Questions fréquentes sur l'AFEST
Non. Une entreprise peut conduire une AFEST en interne dans le cadre de son plan de développement des compétences, avec ses propres tuteurs. En revanche, dès qu'elle facture cette prestation à des tiers ou qu'elle veut mobiliser certains financements publics ou mutualisés, elle entre dans le champ des prestataires d'actions concourant au développement des compétences : déclaration d'activité auprès de la DREETS, bilan pédagogique et financier, et certification Qualiopi pour les fonds concernés. Beaucoup d'entreprises se font piéger sur ce point en confondant AFEST interne et AFEST financée.
Le tutorat accompagne quelqu'un dans sa prise de poste ; il n'a ni objectif pédagogique formalisé, ni évaluation, ni phase réflexive obligatoire. L'AFEST est une action de formation au sens du Code du travail : elle suppose un parcours structuré vers un objectif professionnel défini, une analyse préalable de l'activité, un formateur désigné, des temps de réflexivité distincts de la production et des évaluations des acquis. Le tuteur peut être le formateur AFEST, mais faire du tutorat ne suffit jamais à qualifier une AFEST.
Ce sont des temps où l'apprenant prend du recul sur ce qu'il vient de faire, avec son formateur : ce qui a fonctionné, ce qui a échoué, pourquoi, qu'est-ce qu'on fait différemment la prochaine fois. Elles doivent être distinctes des mises en situation, donc identifiables dans le planning et hors flux de production. Côté preuve, on attend un support daté et nominatif : compte rendu d'entretien réflexif, grille d'auto-évaluation renseignée, journal d'apprentissage. Un simple relevé d'heures travaillées ne vaut rien en audit.
Pas en tant que telle. Le compte personnel de formation ne finance que des parcours débouchant sur une certification enregistrée au RNCP ou au répertoire spécifique, ou quelques cas particuliers prévus par la loi (permis, bilan de compétences, VAE, création d'entreprise). Une AFEST interne sans visée certifiante n'y est donc pas éligible. Le montage qui fonctionne consiste à intégrer des séquences AFEST dans un parcours certifiant porté par un organisme, l'AFEST devenant une modalité pédagogique du parcours et non l'action financée elle-même.
C'est le vrai coût du dispositif, et il est souvent sous-estimé.

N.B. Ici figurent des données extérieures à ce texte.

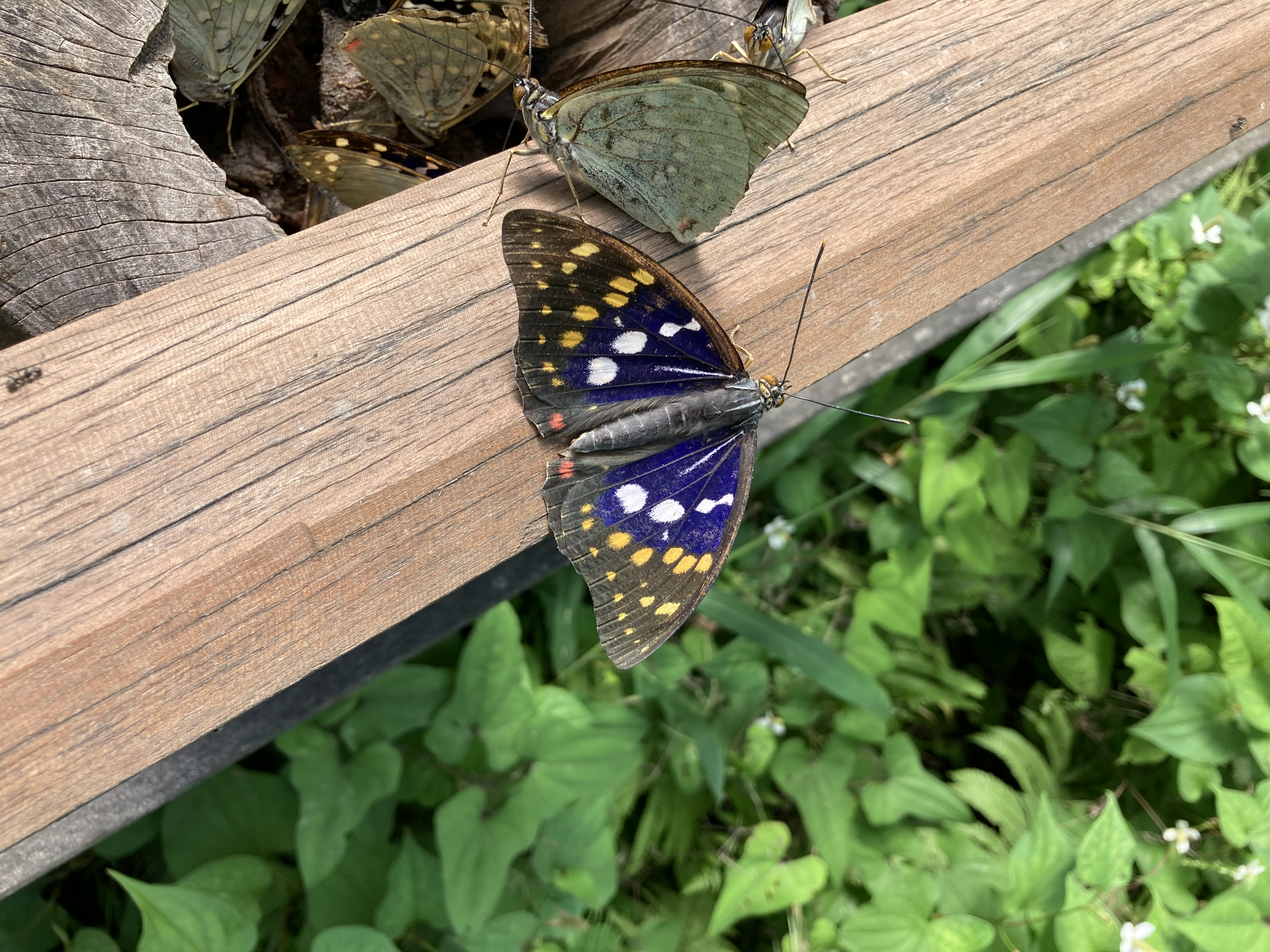 オオムラサキ♂

Selon les branches et les OPCO, les coûts internes — rémunération du formateur AFEST pendant les séquences, ingénierie du parcours — peuvent être partiellement pris en charge, dans des enveloppes et des plafonds propres à chaque opérateur. La règle est de vérifier auprès de son OPCO avant de lancer le dispositif, pas après : les critères d'éligibilité et les pièces attendues varient sensiblement d'une branche à l'autre.

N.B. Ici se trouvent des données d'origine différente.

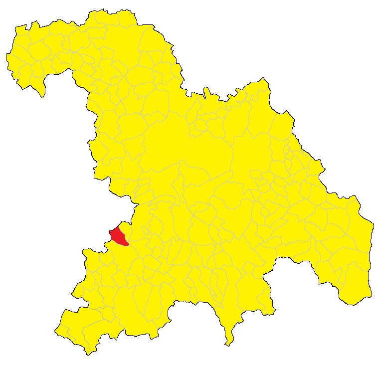 Mappa del comune di Alice Bel Colle (AL).

Trois reviennent en boucle. D'abord l'absence de phases réflexives identifiables, confondues avec le débriefing de production. Ensuite la désignation du formateur postérieure au démarrage, alors que le texte exige qu'elle soit préalable. Enfin l'absence d'analyse documentée de l'activité de travail, remplacée par une fiche de poste générique. À cela s'ajoute un classique : des objectifs pédagogiques rédigés en termes de tâches à exécuter plutôt qu'en compétences à acquérir, ce qui rend l'évaluation des acquis impossible à construire.